The very people Lisa most wanted to avoid.
Because the customers?
Unquestionably, the worst.
Oh, most of them were simply flirtatious, and oblivious. Amusing at first, but watching the same oblivious flirtatiousness play out a thousand times and more got beyond tired. Watching elaborate coffee drinks knocked over in surprise, again and again and never completely cleaned up afterwards also got old, very quickly. Getting shoved aside so that an oblivious--or irritated--or both--barista could serve that particular customer, and get teased by one of the managers, or the other customers--ok. That she actually could deal with. It was frankly easier than knowing that the drink she'd just prepared was about to end up on someone's lap as part of the romance routine.
And easier than dealing with the way they suddenly shifted and vanished and were replaced. Generally just as they'd figured things out, or reached a happy ending, too. Lisa would raise her hands to applaud and--
She did think about that. It was easier than thinking about just how often the cafe changed her.
Simple things: the way her wardrobe shifted, from uniform to funky to too boring for words to severely businesslike and back to uniform again. Less simple things: the way she was sometimes straight, bisexual, sometimes asexual, sometimes sexually obsessed with aliens. The way sometimes she hated cats; sometimes she loved them. And the way she would suddenly develop an inconvenient crush on one of the other customers, or the baristas. Though never on Kendra, the only other barista who showed up on a regular basis.

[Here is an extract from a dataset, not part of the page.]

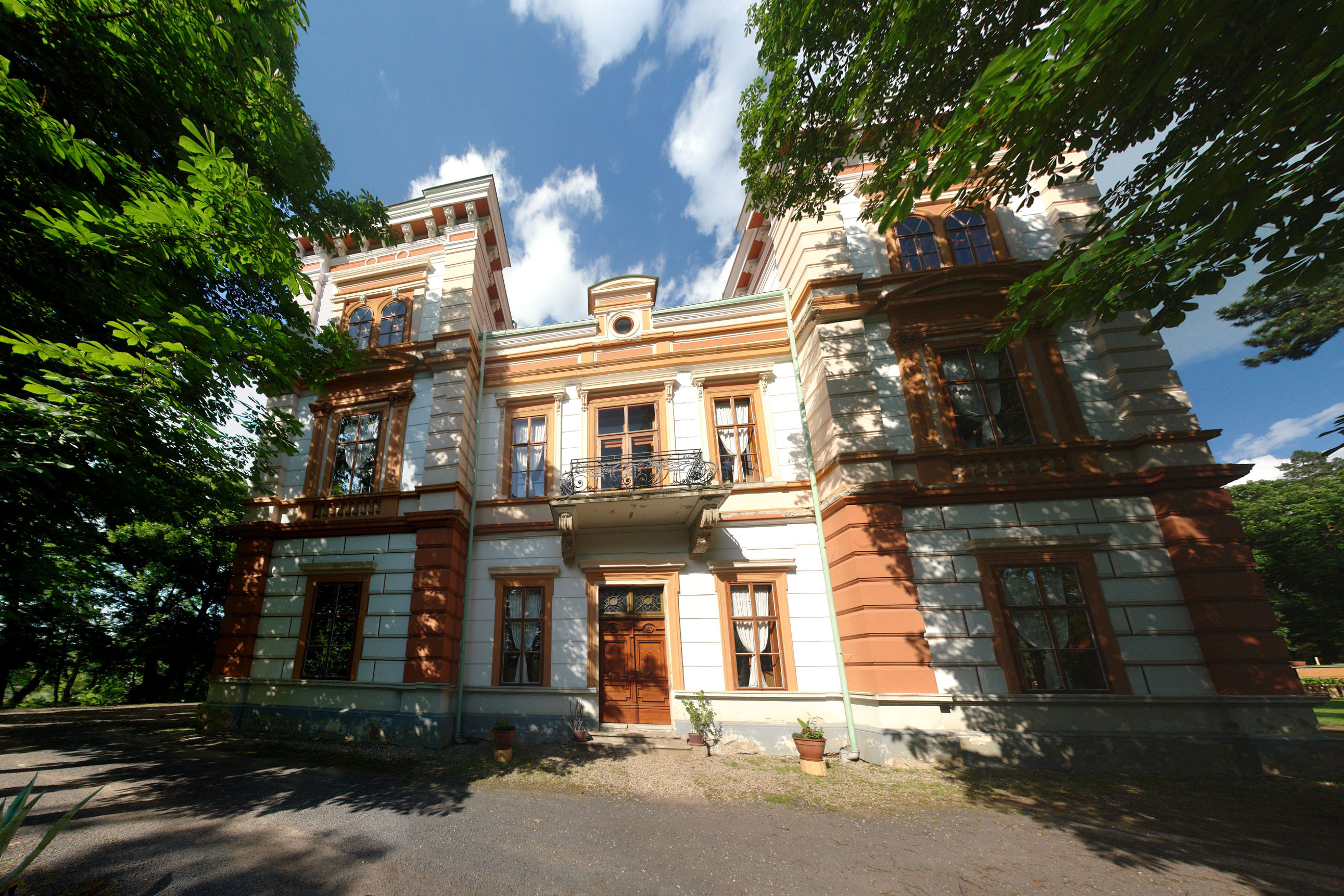 Zámek Korozluky

She found herself tempted, more than once, to give in. Partly because she was certain that Kendra had--and Kendra seemed to have an easier time requesting vacation days. She had even seen Kendra sneak towards the back--whatever the back was at that time--followed just minutes later by the customer she'd been eyeing. She couldn't blame Kendra: a surprising number of their ever shifting customers were, not to put too fine a point on it, hot. Very hot. Including many of the aliens.
But then.
Those bathrooms.
That furniture.
The thought that the customer might, well, shift into another person, during--
Ogling was just fine.
It was all enough to make her want to find another job, or stay at home, huddled under the blankets. If not for one mitigating factor:
The checks.
Always deposited straight into her account.
Almost always with more than she had earned. Sometimes quite a bit more.
"Tips, I guess," Kendra said, shrugging. "Probably think that in a reg... a reg... a different place, we'd be racking up the tips." She snorted. "Plus, they probably want to keep some, well." She swallowed, but Lisa thought she could tell what Kendra meant. "Whatever. Makes dealing with all this worth it."
Lisa thought about the checks.
She thought about her life.
Two more or less dysfunctional parents, a couple of siblings, abandoned thoughts of law school, a moderate sized apartment with a normal roommate and two completely normal bathrooms. One somewhat abnormal cat, even given her new standards of abnormal. Laundry. Cleaning. Cooking. And then, laundry. Cleaning. Cooking. All over again.
A life where she knew, absolutely knew, who she was.
She looked at the door again.
"It's a job," she told herself. "With free coffee."
She thought she heard the door say something as she stepped inside, but then again, she hadn't had her coffee yet.